É preciso falar de racismo! Essa é uma constatação que carrego comigo, infelizmente. Essa chaga na humanidade dificilmente se dissipará, mas não se pode admitir como um axioma, como realidade ontológica e aceitá-la. Ao revés, a luta antirracista deve ser perene e constante, malgrado encontre óbices, sobretudo por incomodar a quem não quer reconhecer a sua existência.

Não me atenho somente ao Brasil, o racismo ele está espraiado em todo o globo, tem diversos matizes, não se volta apenas em desfavor das pessoas pretas, atinge os orientais e os de ascendência árabe, dentre outros.

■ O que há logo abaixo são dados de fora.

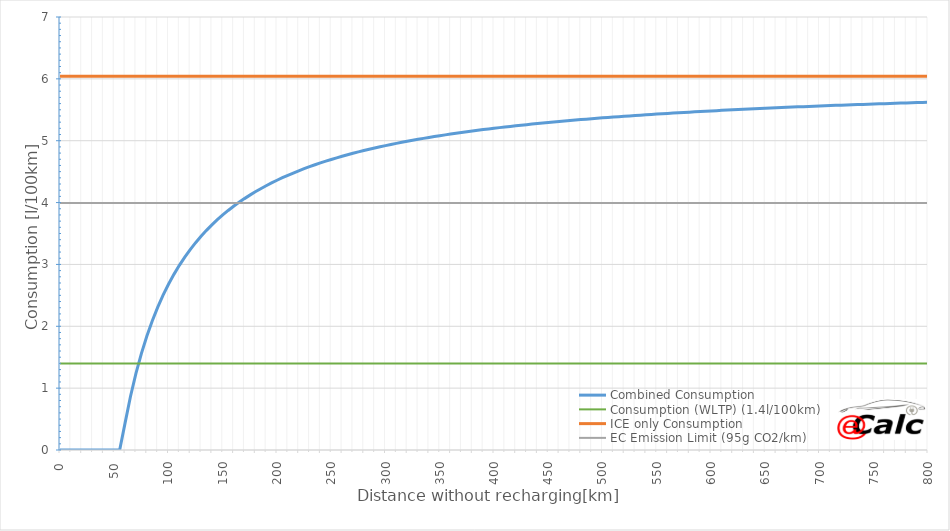
| Category | Combined Consumption | Consumption (WLTP) (1.4l/100km) | ICE only Consumption | EC Emission Limit (95g CO2/km) |
|---|---|---|---|---|
| 0.0 | 0 | 1.4 | 6.042 | 3.992 |
| 5.0 | 0 | 1.4 | 6.042 | 3.992 |
| 10.0 | 0 | 1.4 | 6.042 | 3.992 |
| 15.0 | 0 | 1.4 | 6.042 | 3.992 |
| 20.0 | 0 | 1.4 | 6.042 | 3.992 |
| 25.0 | 0 | 1.4 | 6.042 | 3.992 |
| 30.0 | 0 | 1.4 | 6.042 | 3.992 |
| 35.0 | 0 | 1.4 | 6.042 | 3.992 |
| 40.0 | 0 | 1.4 | 6.042 | 3.992 |
| 45.0 | 0 | 1.4 | 6.042 | 3.992 |
| 50.0 | 0 | 1.4 | 6.042 | 3.992 |
| 55.0 | 0 | 1.4 | 6.042 | 3.992 |
| 60.0 | 0.438 | 1.4 | 6.042 | 3.992 |
| 65.0 | 0.869 | 1.4 | 6.042 | 3.992 |
| 70.0 | 1.238 | 1.4 | 6.042 | 3.992 |
| 75.0 | 1.559 | 1.4 | 6.042 | 3.992 |
| 80.0 | 1.839 | 1.4 | 6.042 | 3.992 |
| 85.0 | 2.086 | 1.4 | 6.042 | 3.992 |
| 90.0 | 2.306 | 1.4 | 6.042 | 3.992 |
| 95.0 | 2.502 | 1.4 | 6.042 | 3.992 |
| 100.0 | 2.679 | 1.4 | 6.042 | 3.992 |
| 105.0 | 2.84 | 1.4 | 6.042 | 3.992 |
| 110.0 | 2.985 | 1.4 | 6.042 | 3.992 |
| 115.0 | 3.118 | 1.4 | 6.042 | 3.992 |
| 120.0 | 3.24 | 1.4 | 6.042 | 3.992 |
| 125.0 | 3.352 | 1.4 | 6.042 | 3.992 |
| 130.0 | 3.455 | 1.4 | 6.042 | 3.992 |
| 135.0 | 3.551 | 1.4 | 6.042 | 3.992 |
| 140.0 | 3.64 | 1.4 | 6.042 | 3.992 |
| 145.0 | 3.723 | 1.4 | 6.042 | 3.992 |
| 150.0 | 3.8 | 1.4 | 6.042 | 3.992 |
| 155.0 | 3.873 | 1.4 | 6.042 | 3.992 |
| 160.0 | 3.94 | 1.4 | 6.042 | 3.992 |
| 165.0 | 4.004 | 1.4 | 6.042 | 3.992 |
| 170.0 | 4.064 | 1.4 | 6.042 | 3.992 |
| 175.0 | 4.12 | 1.4 | 6.042 | 3.992 |
| 180.0 | 4.174 | 1.4 | 6.042 | 3.992 |
| 185.0 | 4.224 | 1.4 | 6.042 | 3.992 |
| 190.0 | 4.272 | 1.4 | 6.042 | 3.992 |
| 195.0 | 4.318 | 1.4 | 6.042 | 3.992 |
| 200.0 | 4.361 | 1.4 | 6.042 | 3.992 |
| 205.0 | 4.402 | 1.4 | 6.042 | 3.992 |
| 210.0 | 4.441 | 1.4 | 6.042 | 3.992 |
| 215.0 | 4.478 | 1.4 | 6.042 | 3.992 |
| 220.0 | 4.513 | 1.4 | 6.042 | 3.992 |
| 225.0 | 4.547 | 1.4 | 6.042 | 3.992 |
| 230.0 | 4.58 | 1.4 | 6.042 | 3.992 |
| 235.0 | 4.611 | 1.4 | 6.042 | 3.992 |
| 240.0 | 4.641 | 1.4 | 6.042 | 3.992 |
| 245.0 | 4.669 | 1.4 | 6.042 | 3.992 |
| 250.0 | 4.697 | 1.4 | 6.042 | 3.992 |
| 255.0 | 4.723 | 1.4 | 6.042 | 3.992 |
| 260.0 | 4.749 | 1.4 | 6.042 | 3.992 |
| 265.0 | 4.773 | 1.4 | 6.042 | 3.992 |
| 270.0 | 4.796 | 1.4 | 6.042 | 3.992 |
| 275.0 | 4.819 | 1.4 | 6.042 | 3.992 |
| 280.0 | 4.841 | 1.4 | 6.042 | 3.992 |
| 285.0 | 4.862 | 1.4 | 6.042 | 3.992 |
| 290.0 | 4.882 | 1.4 | 6.042 | 3.992 |
| 295.0 | 4.902 | 1.4 | 6.042 | 3.992 |
| 300.0 | 4.921 | 1.4 | 6.042 | 3.992 |
| 305.0 | 4.939 | 1.4 | 6.042 | 3.992 |
| 310.0 | 4.957 | 1.4 | 6.042 | 3.992 |
| 315.0 | 4.974 | 1.4 | 6.042 | 3.992 |
| 320.0 | 4.991 | 1.4 | 6.042 | 3.992 |
| 325.0 | 5.007 | 1.4 | 6.042 | 3.992 |
| 330.0 | 5.023 | 1.4 | 6.042 | 3.992 |
| 335.0 | 5.038 | 1.4 | 6.042 | 3.992 |
| 340.0 | 5.053 | 1.4 | 6.042 | 3.992 |
| 345.0 | 5.067 | 1.4 | 6.042 | 3.992 |
| 350.0 | 5.081 | 1.4 | 6.042 | 3.992 |
| 355.0 | 5.095 | 1.4 | 6.042 | 3.992 |
| 360.0 | 5.108 | 1.4 | 6.042 | 3.992 |
| 365.0 | 5.121 | 1.4 | 6.042 | 3.992 |
| 370.0 | 5.133 | 1.4 | 6.042 | 3.992 |
| 375.0 | 5.145 | 1.4 | 6.042 | 3.992 |
| 380.0 | 5.157 | 1.4 | 6.042 | 3.992 |
| 385.0 | 5.168 | 1.4 | 6.042 | 3.992 |
| 390.0 | 5.18 | 1.4 | 6.042 | 3.992 |
| 395.0 | 5.191 | 1.4 | 6.042 | 3.992 |
| 400.0 | 5.201 | 1.4 | 6.042 | 3.992 |
| 405.0 | 5.212 | 1.4 | 6.042 | 3.992 |
| 410.0 | 5.222 | 1.4 | 6.042 | 3.992 |
| 415.0 | 5.232 | 1.4 | 6.042 | 3.992 |
| 420.0 | 5.241 | 1.4 | 6.042 | 3.992 |
| 425.0 | 5.251 | 1.4 | 6.042 | 3.992 |
| 430.0 | 5.26 | 1.4 | 6.042 | 3.992 |
| 435.0 | 5.269 | 1.4 | 6.042 | 3.992 |
| 440.0 | 5.278 | 1.4 | 6.042 | 3.992 |
| 445.0 | 5.286 | 1.4 | 6.042 | 3.992 |
| 450.0 | 5.295 | 1.4 | 6.042 | 3.992 |
| 455.0 | 5.303 | 1.4 | 6.042 | 3.992 |
| 460.0 | 5.311 | 1.4 | 6.042 | 3.992 |
| 465.0 | 5.319 | 1.4 | 6.042 | 3.992 |
| 470.0 | 5.326 | 1.4 | 6.042 | 3.992 |
| 475.0 | 5.334 | 1.4 | 6.042 | 3.992 |
| 480.0 | 5.341 | 1.4 | 6.042 | 3.992 |
| 485.0 | 5.349 | 1.4 | 6.042 | 3.992 |
| 490.0 | 5.356 | 1.4 | 6.042 | 3.992 |
| 495.0 | 5.363 | 1.4 | 6.042 | 3.992 |
| 500.0 | 5.369 | 1.4 | 6.042 | 3.992 |
| 505.0 | 5.376 | 1.4 | 6.042 | 3.992 |
| 510.0 | 5.383 | 1.4 | 6.042 | 3.992 |
| 515.0 | 5.389 | 1.4 | 6.042 | 3.992 |
| 520.0 | 5.395 | 1.4 | 6.042 | 3.992 |
| 525.0 | 5.401 | 1.4 | 6.042 | 3.992 |
| 530.0 | 5.407 | 1.4 | 6.042 | 3.992 |
| 535.0 | 5.413 | 1.4 | 6.042 | 3.992 |
| 540.0 | 5.419 | 1.4 | 6.042 | 3.992 |
| 545.0 | 5.425 | 1.4 | 6.042 | 3.992 |
| 550.0 | 5.43 | 1.4 | 6.042 | 3.992 |
| 555.0 | 5.436 | 1.4 | 6.042 | 3.992 |
| 560.0 | 5.441 | 1.4 | 6.042 | 3.992 |
| 565.0 | 5.447 | 1.4 | 6.042 | 3.992 |
| 570.0 | 5.452 | 1.4 | 6.042 | 3.992 |
| 575.0 | 5.457 | 1.4 | 6.042 | 3.992 |
| 580.0 | 5.462 | 1.4 | 6.042 | 3.992 |
| 585.0 | 5.467 | 1.4 | 6.042 | 3.992 |
| 590.0 | 5.472 | 1.4 | 6.042 | 3.992 |
| 595.0 | 5.477 | 1.4 | 6.042 | 3.992 |
| 600.0 | 5.481 | 1.4 | 6.042 | 3.992 |
| 605.0 | 5.486 | 1.4 | 6.042 | 3.992 |
| 610.0 | 5.491 | 1.4 | 6.042 | 3.992 |
| 615.0 | 5.495 | 1.4 | 6.042 | 3.992 |
| 620.0 | 5.5 | 1.4 | 6.042 | 3.992 |
| 625.0 | 5.504 | 1.4 | 6.042 | 3.992 |
| 630.0 | 5.508 | 1.4 | 6.042 | 3.992 |
| 635.0 | 5.512 | 1.4 | 6.042 | 3.992 |
| 640.0 | 5.516 | 1.4 | 6.042 | 3.992 |
| 645.0 | 5.521 | 1.4 | 6.042 | 3.992 |
| 650.0 | 5.525 | 1.4 | 6.042 | 3.992 |
| 655.0 | 5.528 | 1.4 | 6.042 | 3.992 |
| 660.0 | 5.532 | 1.4 | 6.042 | 3.992 |
| 665.0 | 5.536 | 1.4 | 6.042 | 3.992 |
| 670.0 | 5.54 | 1.4 | 6.042 | 3.992 |
| 675.0 | 5.544 | 1.4 | 6.042 | 3.992 |
| 680.0 | 5.547 | 1.4 | 6.042 | 3.992 |
| 685.0 | 5.551 | 1.4 | 6.042 | 3.992 |
| 690.0 | 5.555 | 1.4 | 6.042 | 3.992 |
| 695.0 | 5.558 | 1.4 | 6.042 | 3.992 |
| 700.0 | 5.561 | 1.4 | 6.042 | 3.992 |
| 705.0 | 5.565 | 1.4 | 6.042 | 3.992 |
| 710.0 | 5.568 | 1.4 | 6.042 | 3.992 |
| 715.0 | 5.572 | 1.4 | 6.042 | 3.992 |
| 720.0 | 5.575 | 1.4 | 6.042 | 3.992 |
| 725.0 | 5.578 | 1.4 | 6.042 | 3.992 |
| 730.0 | 5.581 | 1.4 | 6.042 | 3.992 |
| 735.0 | 5.584 | 1.4 | 6.042 | 3.992 |
| 740.0 | 5.587 | 1.4 | 6.042 | 3.992 |
| 745.0 | 5.59 | 1.4 | 6.042 | 3.992 |
| 750.0 | 5.594 | 1.4 | 6.042 | 3.992 |
| 755.0 | 5.596 | 1.4 | 6.042 | 3.992 |
| 760.0 | 5.599 | 1.4 | 6.042 | 3.992 |
| 765.0 | 5.602 | 1.4 | 6.042 | 3.992 |
| 770.0 | 5.605 | 1.4 | 6.042 | 3.992 |
| 775.0 | 5.608 | 1.4 | 6.042 | 3.992 |
| 780.0 | 5.611 | 1.4 | 6.042 | 3.992 |
| 785.0 | 5.613 | 1.4 | 6.042 | 3.992 |
| 790.0 | 5.616 | 1.4 | 6.042 | 3.992 |
| 795.0 | 5.619 | 1.4 | 6.042 | 3.992 |
| 800.0 | 5.622 | 1.4 | 6.042 | 3.992 |
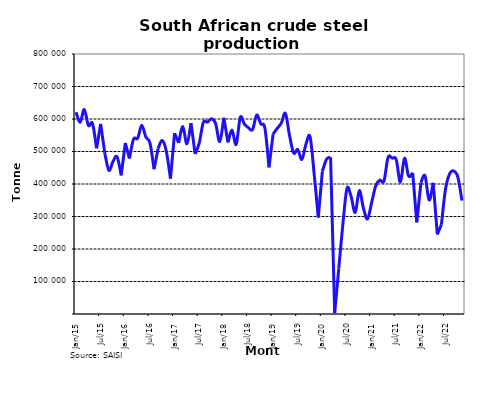
| Category | Series 0 |
|---|---|
| 2015-01-01 | 620900 |
| 2015-02-01 | 589800 |
| 2015-03-01 | 629300 |
| 2015-04-01 | 580100 |
| 2015-05-01 | 586400 |
| 2015-06-01 | 509800 |
| 2015-07-01 | 584900 |
| 2015-08-01 | 494700 |
| 2015-09-01 | 441900 |
| 2015-10-01 | 469400 |
| 2015-11-01 | 483400 |
| 2015-12-01 | 426500 |
| 2016-01-01 | 526300 |
| 2016-02-01 | 478700 |
| 2016-03-01 | 537900 |
| 2016-04-01 | 540700 |
| 2016-05-01 | 580800 |
| 2016-06-01 | 544800 |
| 2016-07-01 | 526300 |
| 2016-08-01 | 445500 |
| 2016-09-01 | 509700 |
| 2016-10-01 | 534100 |
| 2016-11-01 | 500200 |
| 2016-12-01 | 416300 |
| 2017-01-01 | 556299.55 |
| 2017-02-01 | 526400.49 |
| 2017-03-01 | 576999.77 |
| 2017-04-01 | 523500.18 |
| 2017-05-01 | 587399.5 |
| 2017-06-01 | 492599.77 |
| 2017-07-01 | 525600.45 |
| 2017-08-01 | 589400.44 |
| 2017-09-01 | 590599.77 |
| 2017-10-01 | 600599.96 |
| 2017-11-01 | 585799.8 |
| 2017-12-01 | 530999.62 |
| 2018-01-01 | 603800.13 |
| 2018-02-01 | 528099.83 |
| 2018-03-01 | 565599.95 |
| 2018-04-01 | 521600.4 |
| 2018-05-01 | 605299.992 |
| 2018-06-01 | 584399.63 |
| 2018-07-01 | 573199.775 |
| 2018-08-01 | 567599.83 |
| 2018-09-01 | 612200.12 |
| 2018-10-01 | 584999.77 |
| 2018-11-01 | 571800.264 |
| 2018-12-01 | 451099.501 |
| 2019-01-01 | 553600 |
| 2019-02-01 | 571199.97 |
| 2019-03-01 | 587300 |
| 2019-04-01 | 617400.49 |
| 2019-05-01 | 549400.28 |
| 2019-06-01 | 495399.67 |
| 2019-07-01 | 506100.33 |
| 2019-08-01 | 475699.81 |
| 2019-09-01 | 522399.98 |
| 2019-10-01 | 545599.58 |
| 2019-11-01 | 430699.53 |
| 2019-12-01 | 296900.12 |
| 2020-01-01 | 439199.82 |
| 2020-02-01 | 476000.24 |
| 2020-03-01 | 482400.145 |
| 2020-04-01 | 3000 |
| 2020-05-01 | 140500.14 |
| 2020-06-01 | 277299.65 |
| 2020-07-01 | 386700 |
| 2020-08-01 | 361300 |
| 2020-09-01 | 312500 |
| 2020-10-01 | 379700 |
| 2020-11-01 | 325600 |
| 2020-12-01 | 292300 |
| 2021-01-01 | 342800 |
| 2021-02-01 | 394600 |
| 2021-03-01 | 411900 |
| 2021-04-01 | 409100 |
| 2021-05-01 | 482000 |
| 2021-06-01 | 479600 |
| 2021-07-01 | 474700 |
| 2021-08-01 | 405200 |
| 2021-09-01 | 479200 |
| 2021-10-01 | 424600 |
| 2021-11-01 | 434100 |
| 2021-12-01 | 281700 |
| 2022-01-01 | 403700 |
| 2022-02-01 | 425500 |
| 2022-03-01 | 350800 |
| 2022-04-01 | 403800 |
| 2022-05-01 | 244800 |
| 2022-06-01 | 275500 |
| 2022-07-01 | 384800 |
| 2022-08-01 | 431300 |
| 2022-09-01 | 439900 |
| 2022-10-01 | 421400 |
| 2022-11-01 | 348900 |
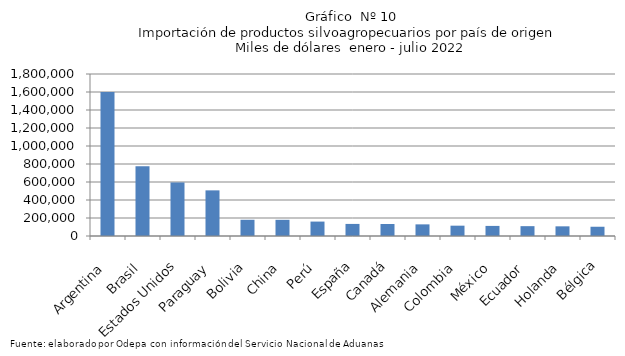
| Category | Series 0 |
|---|---|
| Argentina | 1599582.946 |
| Brasil | 773763.181 |
| Estados Unidos | 594913.576 |
| Paraguay | 507029.297 |
| Bolivia | 180300.127 |
| China | 179702.914 |
| Perú | 160179.492 |
| España | 134248.333 |
| Canadá | 133045.155 |
| Alemania | 129247.336 |
| Colombia | 114706.28 |
| México | 112094.394 |
| Ecuador | 109355.261 |
| Holanda | 107385.271 |
| Bélgica | 102860.331 |
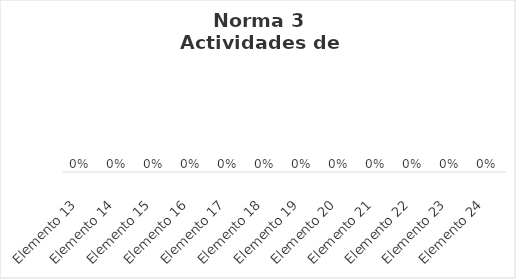
| Category | Series 0 |
|---|---|
| Elemento 13 | 0 |
| Elemento 14 | 0 |
| Elemento 15 | 0 |
| Elemento 16 | 0 |
| Elemento 17 | 0 |
| Elemento 18 | 0 |
| Elemento 19 | 0 |
| Elemento 20 | 0 |
| Elemento 21 | 0 |
| Elemento 22 | 0 |
| Elemento 23 | 0 |
| Elemento 24 | 0 |

Mas, são os primeiros que mais padecem das agruras inerentes aos ataques de cunho racial na maioria dos países, em especial no Ocidente.

Voltando olhares ao mundo do Esporte tivemos mais um final de semana onde uma nova ocorrência traz o tema à baila, mostra quão importante é enfrentá-lo. Na partida entre Olympique de Marseille e PSG, Álvaro Gonzalez, atleta da primeira equipe, foi acusado por Neymar de haver proferido insultos de cunho racista, que foi expulso do jogo, por desferir um tapa na cabeça daquele[1]. Esse fato, curiosamente, me fez recordar um similar, que envolveu o zagueiro argentino Desabato e o atacante brasileiro Grafite, em 2005, em partida da Libertadores. Neste episódio, este registrou ocorrência policial, sendo efetuada, inclusive, a prisão daquele, gerando, à época, agitado debate sobre racismo.

Não se pode negar que, no sistema internacional do Esporte, em cada uma das suas modalidades, há rechaço normativo à prática de racismo.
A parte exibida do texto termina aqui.